● **Task goal**: When the line with "Sindicato | 0.079 |" comes up, set it down and every later line to the end of the data, exactly and without pictures.

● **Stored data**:
[Start of section]

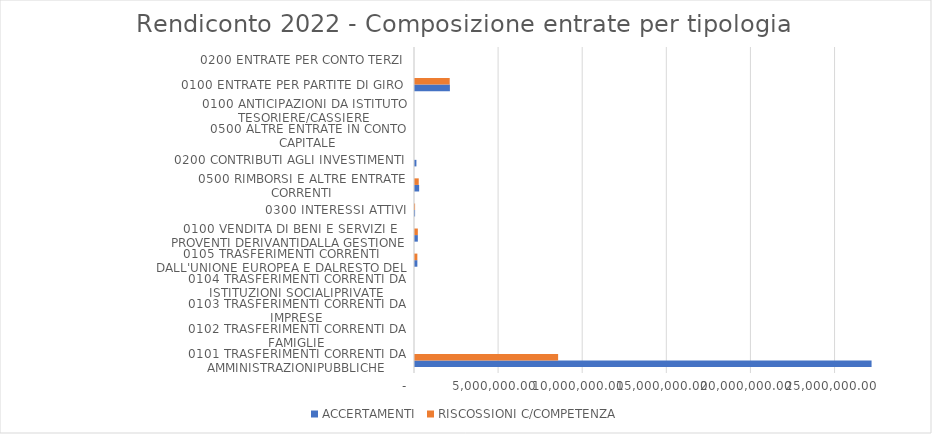
| Category | ACCERTAMENTI | RISCOSSIONI C/COMPETENZA |
|---|---|---|
| 0101 TRASFERIMENTI CORRENTI DA AMMINISTRAZIONIPUBBLICHE | 27142236.76 | 8508000 |
| 0102 TRASFERIMENTI CORRENTI DA FAMIGLIE | 0 | 0 |
| 0103 TRASFERIMENTI CORRENTI DA IMPRESE | 0 | 0 |
| 0104 TRASFERIMENTI CORRENTI DA ISTITUZIONI SOCIALIPRIVATE | 0 | 0 |
| 0105 TRASFERIMENTI CORRENTI DALL'UNIONE EUROPEA E DALRESTO DEL MONDO | 140153.31 | 140153.31 |
| 0100 VENDITA DI BENI E SERVIZI E PROVENTI DERIVANTIDALLA GESTIONE DEI BENI | 168698.27 | 168698.27 |
| 0300 INTERESSI ATTIVI | 5145.58 | 5145.58 |
| 0500 RIMBORSI E ALTRE ENTRATE CORRENTI | 246431.95 | 222110.84 |
| 0200 CONTRIBUTI AGLI INVESTIMENTI | 84083.62 | 0 |
| 0500 ALTRE ENTRATE IN CONTO CAPITALE | 0 | 0 |
| 0100 ANTICIPAZIONI DA ISTITUTO TESORIERE/CASSIERE | 0 | 0 |
| 0100 ENTRATE PER PARTITE DI GIRO | 2074266.91 | 2063385.89 |
| 0200 ENTRATE PER CONTO TERZI | 0 | 0 |
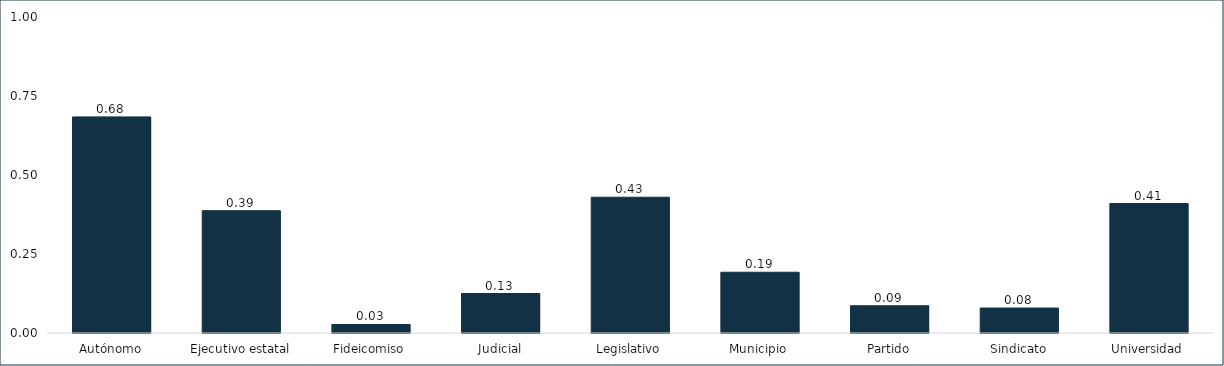
| Category | Total |
|---|---|
| Autónomo | 0.684 |
| Ejecutivo estatal | 0.387 |
| Fideicomiso | 0.027 |
| Judicial | 0.125 |
| Legislativo | 0.43 |
| Municipio | 0.192 |
| Partido | 0.086 |
| Sindicato | 0.079 |
| Universidad | 0.41 |
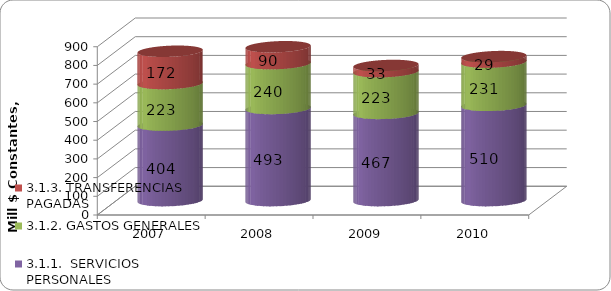
| Category | 3.1.1.  SERVICIOS PERSONALES | 3.1.2. GASTOS GENERALES | 3.1.3. TRANSFERENCIAS PAGADAS |
|---|---|---|---|
| 2007 | 404.063 | 222.545 | 172.365 |
| 2008 | 493.15 | 239.814 | 90.189 |
| 2009 | 466.661 | 223.453 | 32.798 |
| 2010 | 509.874 | 231.449 | 29.067 |
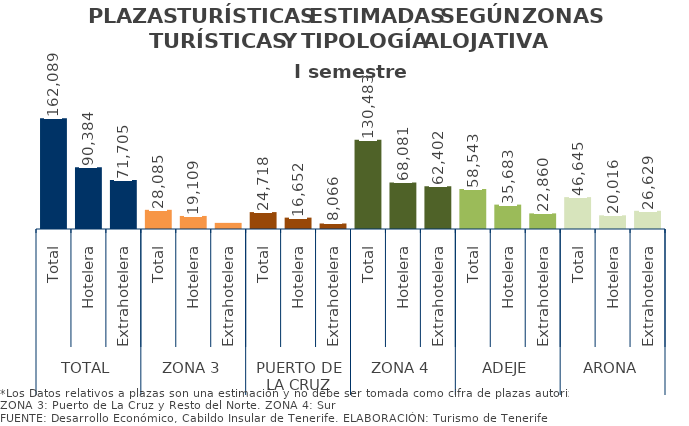
| Category | I semestre 2014 |
|---|---|
| 0 | 162089 |
| 1 | 90384 |
| 2 | 71705 |
| 3 | 28085 |
| 4 | 19109 |
| 5 | 8976 |
| 6 | 24718 |
| 7 | 16652 |
| 8 | 8066 |
| 9 | 130483 |
| 10 | 68081 |
| 11 | 62402 |
| 12 | 58543 |
| 13 | 35683 |
| 14 | 22860 |
| 15 | 46645 |
| 16 | 20016 |
| 17 | 26629 |
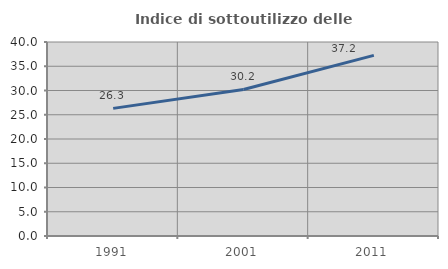
| Category | Indice di sottoutilizzo delle abitazioni  |
|---|---|
| 1991.0 | 26.314 |
| 2001.0 | 30.22 |
| 2011.0 | 37.247 |
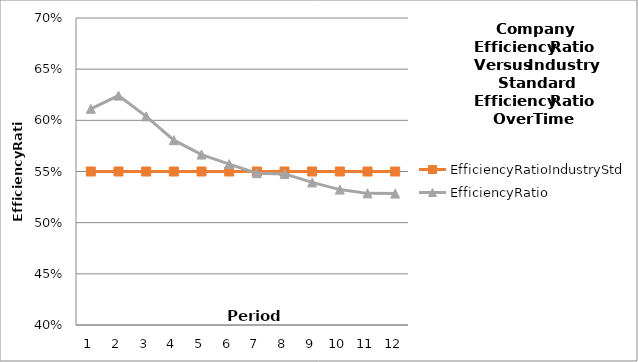
| Category | EfficiencyRatioIndustryStd | EfficiencyRatio |
|---|---|---|
| 0 | 0.55 | 0.611 |
| 1 | 0.55 | 0.624 |
| 2 | 0.55 | 0.604 |
| 3 | 0.55 | 0.581 |
| 4 | 0.55 | 0.567 |
| 5 | 0.55 | 0.557 |
| 6 | 0.55 | 0.548 |
| 7 | 0.55 | 0.548 |
| 8 | 0.55 | 0.539 |
| 9 | 0.55 | 0.532 |
| 10 | 0.55 | 0.529 |
| 11 | 0.55 | 0.528 |

[End of section]

● **Result below**:
| Sindicato | 0.079 |
| Universidad | 0.41 |
| Category | 3.1.1.  SERVICIOS PERSONALES | 3.1.2. GASTOS GENERALES | 3.1.3. TRANSFERENCIAS PAGADAS |
|---|---|---|---|
| 2007 | 404.063 | 222.545 | 172.365 |
| 2008 | 493.15 | 239.814 | 90.189 |
| 2009 | 466.661 | 223.453 | 32.798 |
| 2010 | 509.874 | 231.449 | 29.067 |
| Category | I semestre 2014 |
|---|---|
| 0 | 162089 |
| 1 | 90384 |
| 2 | 71705 |
| 3 | 28085 |
| 4 | 19109 |
| 5 | 8976 |
| 6 | 24718 |
| 7 | 16652 |
| 8 | 8066 |
| 9 | 130483 |
| 10 | 68081 |
| 11 | 62402 |
| 12 | 58543 |
| 13 | 35683 |
| 14 | 22860 |
| 15 | 46645 |
| 16 | 20016 |
| 17 | 26629 |
| Category | Indice di sottoutilizzo delle abitazioni  |
|---|---|
| 1991.0 | 26.314 |
| 2001.0 | 30.22 |
| 2011.0 | 37.247 |
| Category | EfficiencyRatioIndustryStd | EfficiencyRatio |
|---|---|---|
| 0 | 0.55 | 0.611 |
| 1 | 0.55 | 0.624 |
| 2 | 0.55 | 0.604 |
| 3 | 0.55 | 0.581 |
| 4 | 0.55 | 0.567 |
| 5 | 0.55 | 0.557 |
| 6 | 0.55 | 0.548 |
| 7 | 0.55 | 0.548 |
| 8 | 0.55 | 0.539 |
| 9 | 0.55 | 0.532 |
| 10 | 0.55 | 0.529 |
| 11 | 0.55 | 0.528 |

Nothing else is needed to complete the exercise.